The output should match, line for line, the records from the line containing "Cristo crucificado" through the line containing "Statue réprésentant Sara", with every picture left out.

=== Data to examine ===
+---+

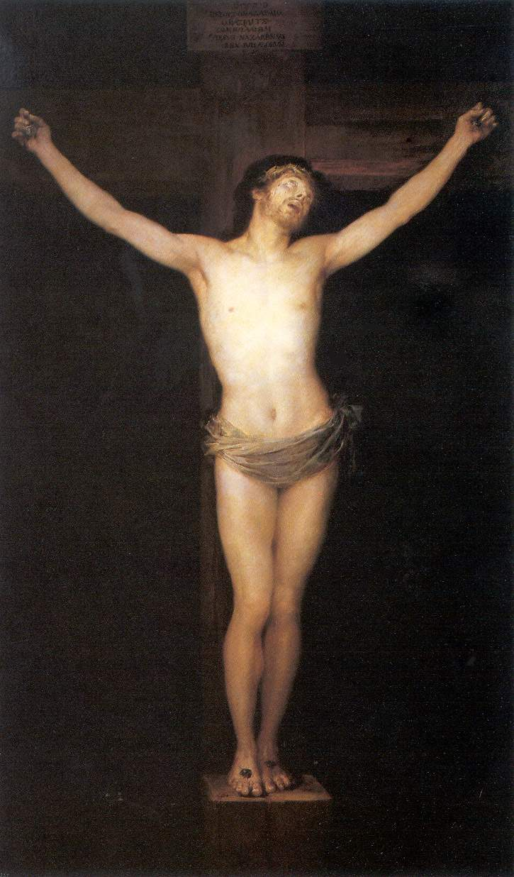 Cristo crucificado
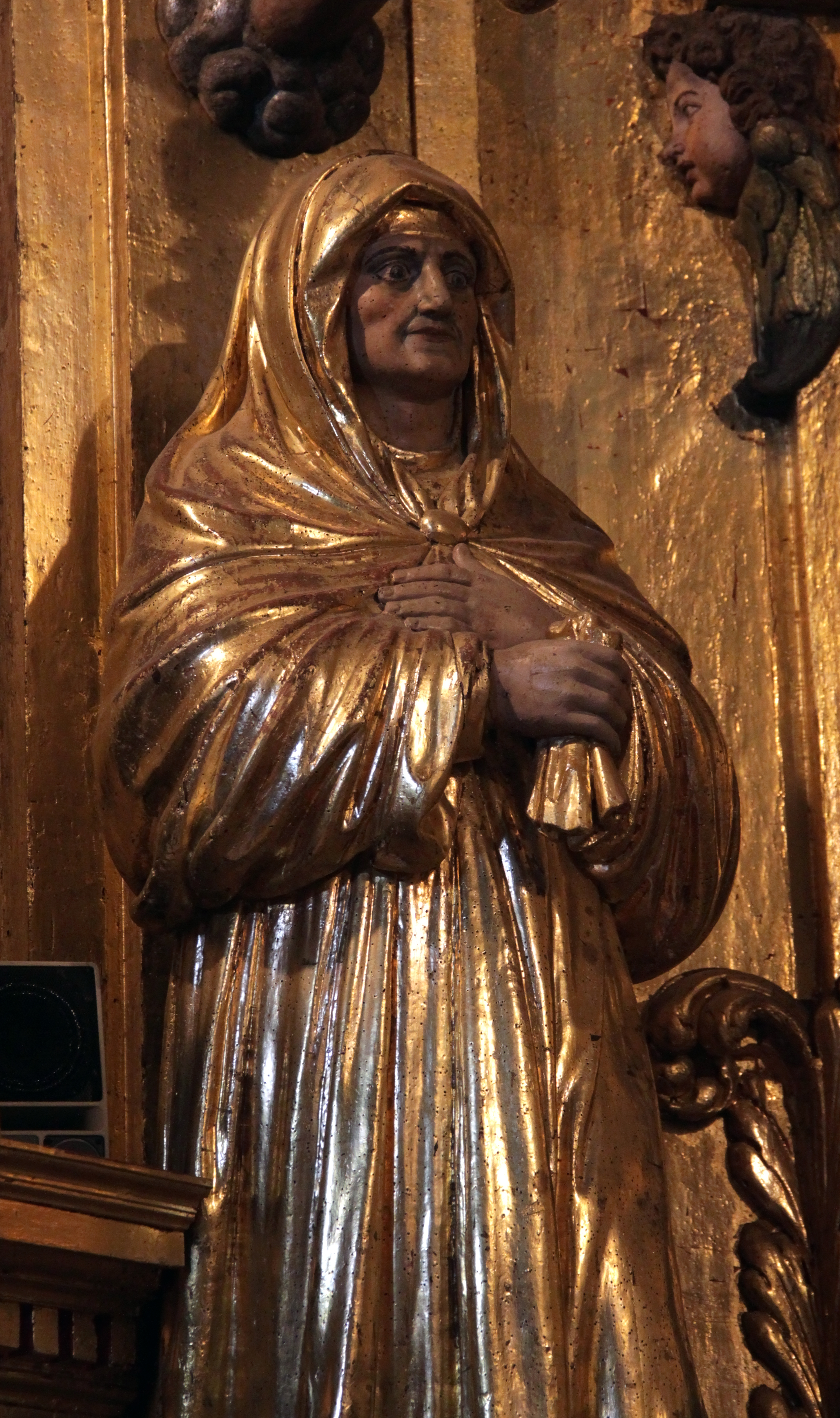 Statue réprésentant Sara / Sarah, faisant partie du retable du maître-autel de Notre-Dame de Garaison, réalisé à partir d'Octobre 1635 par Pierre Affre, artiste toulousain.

+---+

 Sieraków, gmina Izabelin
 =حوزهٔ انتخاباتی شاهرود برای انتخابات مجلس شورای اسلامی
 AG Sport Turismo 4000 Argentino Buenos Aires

+---+

=== Output ===
 Cristo crucificado
 Statue réprésentant Sara / Sarah, faisant partie du retable du maître-autel de Notre-Dame de Garaison, réalisé à partir d'Octobre 1635 par Pierre Affre, artiste toulousain.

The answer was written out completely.